Maxham had been curious why Jack had not broken free any time in the weeks before this, but as he raised the lantern to peer into the cell, he realized that nearly his entire body had been encircled with heavy iron chains. He tugged at the handle of the door and found that it was securely locked.
As he searched the pockets of the guards for the key, he expected to hear Jack cursing at him, but strangely, he was silent.
He opened the door, then knelt to unlock Jack’s chains, working quickly because the reek of the small cell was suffocating.
He had thought at first that the guards had simply neglected to empty the chamber pot, but now he saw that Jack had not bothered to use it for some time.
Perhaps he thought his disgusting condition would force the guards to remove him and dunk him in the river, offering him an opportunity to escape?
However, as the last links of the chain dropped away from Jack’s body, Maxham saw that Jack did not look to be in any condition to think of such a plan. He lay limp on the stone floor, his eyes wide open, his mouth opening and closing like a fish gasping for every breath.
He had occasionally seen Jack enter into this unresponsive state. He usually awoke as soon as Maxham spoke to him, but this time, he remained the same after his name was spoken several times.
Maxham crouched on the dirty floor, uncertain what to do. Jack would be no use to him like this. He was tempted to simply leave him lying here—Jack would either wake up and make his own way out of the cell, or he would not, and he would eventually be recaptured.
But the inconvenience of finding another botanist caused Maxham to exert a little more effort. He slapped Jack’s face, lightly at first, then with increasingly harder blows. “Jack!” he shouted.
Something flickered in the glassy eyes, and his mouth closed with a snap. He focused upon Maxham’s face. “What are you doing here?”
Maxham sighed and stood. “Releasing you from prison.”
Jack placed his hands in the muck to lift himself to his feet, and he grimaced. He groaned as he stood with stiff limbs. “How long have I been here?”

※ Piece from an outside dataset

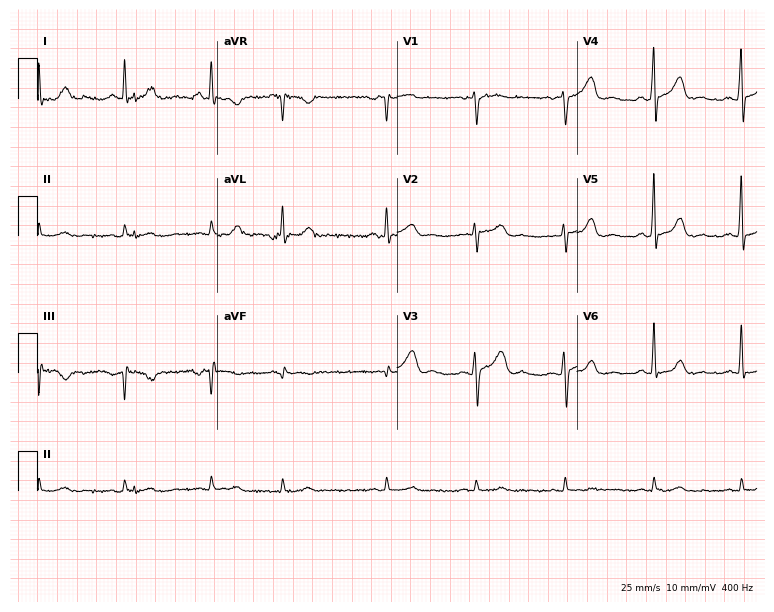
Standard 12-lead ECG recorded from a 61-year-old male. None of these six findings is recorded: first-degree AV block, right bundle branch block (RBBB), left bundle branch block (LBBB), sinus bradycardia, atrial fibrillation (AF), sinus tachycardia. Other findings, if any, are not listed.
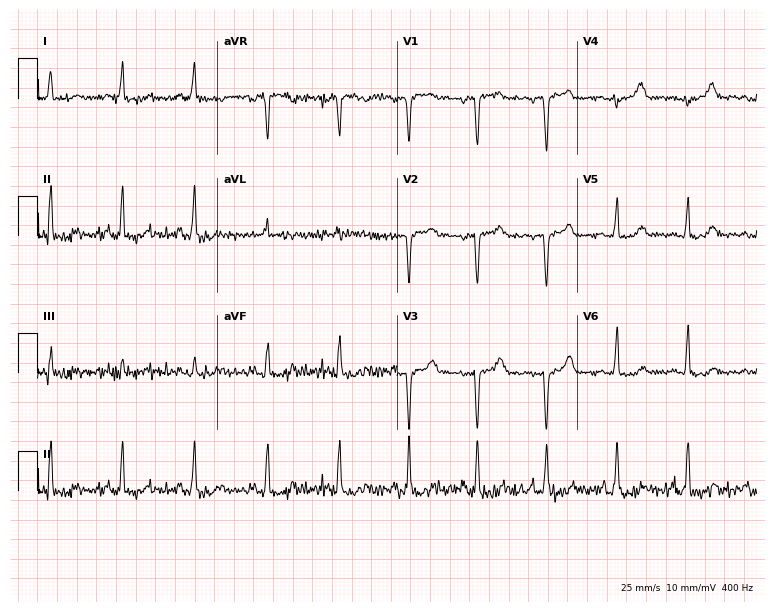
12-lead ECG from a female, 47 years old. Screened for six findings — first-degree AV block, right bundle branch block, left bundle branch block, sinus bradycardia, atrial fibrillation, sinus tachycardia — none is recorded.

“Almost four weeks.” To be exact, twenty-five days.
Norton had told Maxham the location as soon as he found it in Sir Derrick’s office and killed the leader of the Ramparts, but Maxham had needed to deal with a rebellion amongst some of Jack’s men, which required a few days.
And so, he had been unable to spare the time to find Jack’s prison and make plans to free him.
He had been almost disappointed to discover the prison was so lightly guarded.
“Four weeks?!” Jack bared his teeth at Maxham and moved forward clumsily as if he would attack him, but the pain in his muscles and joints prevented him from taking more than a single step. “Why did you wait so long?”
“We expected you to free yourself when you had had enough of playing with them.”
Jack took another painful step toward Maxham. “You abandoned me! In the burned warehouse!”
Maxham remained calm in the face of Jack’s anger. “I did not abandon you. You know that it was necessary for me to escape with the notebooks, and I did not think I could fight them all.”
“You made three Berserkers to help you!”
“They were newly awakened, and so I was not certain how helpful they would be. Besides, I knew that we could easily free you from prison later.”
Jack’s anger was suddenly gone, snuffed out like a candle, and he instead stood there like a lost little boy. “You chose the notebooks over me?” he asked in a plaintive voice.
“You know that we would have a harder time trying to recover the notebooks if the Ramparts managed to capture me, as well.”
The truth was that Maxham had originally left Jack behind because he didn’t believe he needed him anymore.
After all, the botanist he had hired in the Colonies was successfully growing the Goldensuit.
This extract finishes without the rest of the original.